[Stored data]
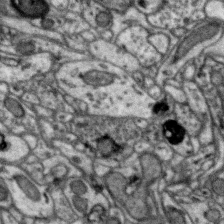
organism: Zebra finch
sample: Brain
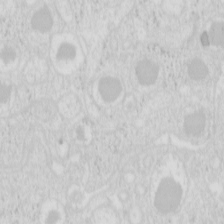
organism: Mouse
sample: Pancreas
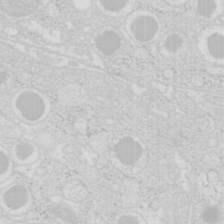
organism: Mouse
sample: Pancreas
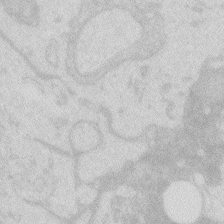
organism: Zebrafish
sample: Macrophage
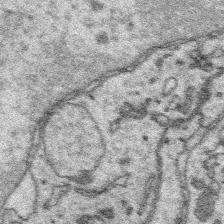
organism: Platynereis dumerilii
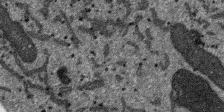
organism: Human
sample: Lung epithelial cells infected with SARS-CoV-2
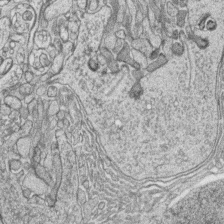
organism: Zebrafish
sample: synaptic ribbons in rod cells and cone cells
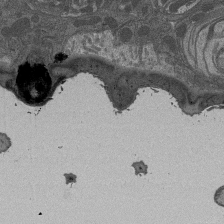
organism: Drosophila
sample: Antenna
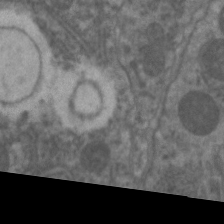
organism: C. elegans
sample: Pharynx
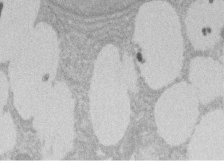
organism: Rat
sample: Salivary granule
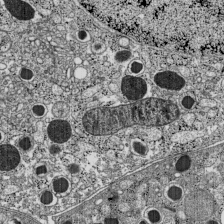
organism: C57BL Mouse
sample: Pancreatic islet
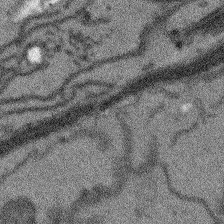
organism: Arabidopsis thaliana
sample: Root tip
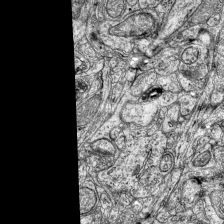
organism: Mouse
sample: Visual Cortex
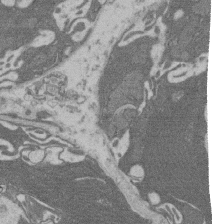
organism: Rat
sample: Salivary granule
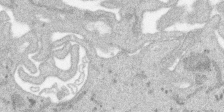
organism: Human
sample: Lung epithelial cells infected with SARS-CoV-2
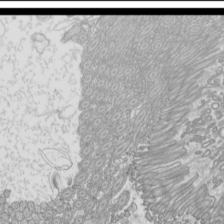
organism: Mouse
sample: Cilia; mouse epididymis
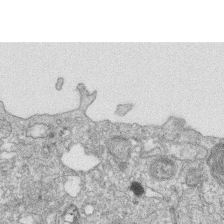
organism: Human
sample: HeLa cell HIV synapse
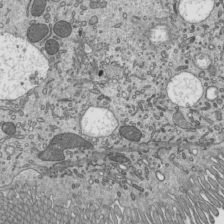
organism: Mouse
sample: Mouse epididymis efferent ductule cilia
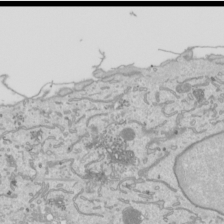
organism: Human
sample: Mitochondria in HCT116 cells
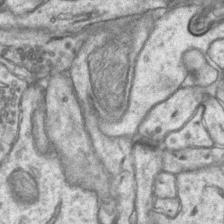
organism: Mouse
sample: CA1 Hippocampus
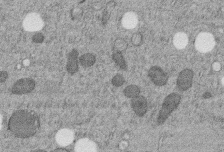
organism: C. elegans
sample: C. elegans embryo early stage
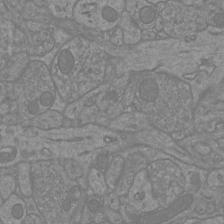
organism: Mouse
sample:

**Required work:** Retype each line of the records exactly as it reads; no pictures belong in the copy.

**Response box:**
organism: Zebra finch
sample: Brain
organism: Mouse
sample: Pancreas
organism: Mouse
sample: Pancreas
organism: Zebrafish
sample: Macrophage
organism: Platynereis dumerilii
organism: Human
sample: Lung epithelial cells infected with SARS-CoV-2
organism: Zebrafish
sample: synaptic ribbons in rod cells and cone cells
organism: Drosophila
sample: Antenna
organism: C. elegans
sample: Pharynx
organism: Rat
sample: Salivary granule
organism: C57BL Mouse
sample: Pancreatic islet
organism: Arabidopsis thaliana
sample: Root tip
organism: Mouse
sample: Visual Cortex
organism: Rat
sample: Salivary granule
organism: Human
sample: Lung epithelial cells infected with SARS-CoV-2
organism: Mouse
sample: Cilia; mouse epididymis
organism: Human
sample: HeLa cell HIV synapse
organism: Mouse
sample: Mouse epididymis efferent ductule cilia
organism: Human
sample: Mitochondria in HCT116 cells
organism: Mouse
sample: CA1 Hippocampus
organism: C. elegans
sample: C. elegans embryo early stage
organism: Mouse
sample:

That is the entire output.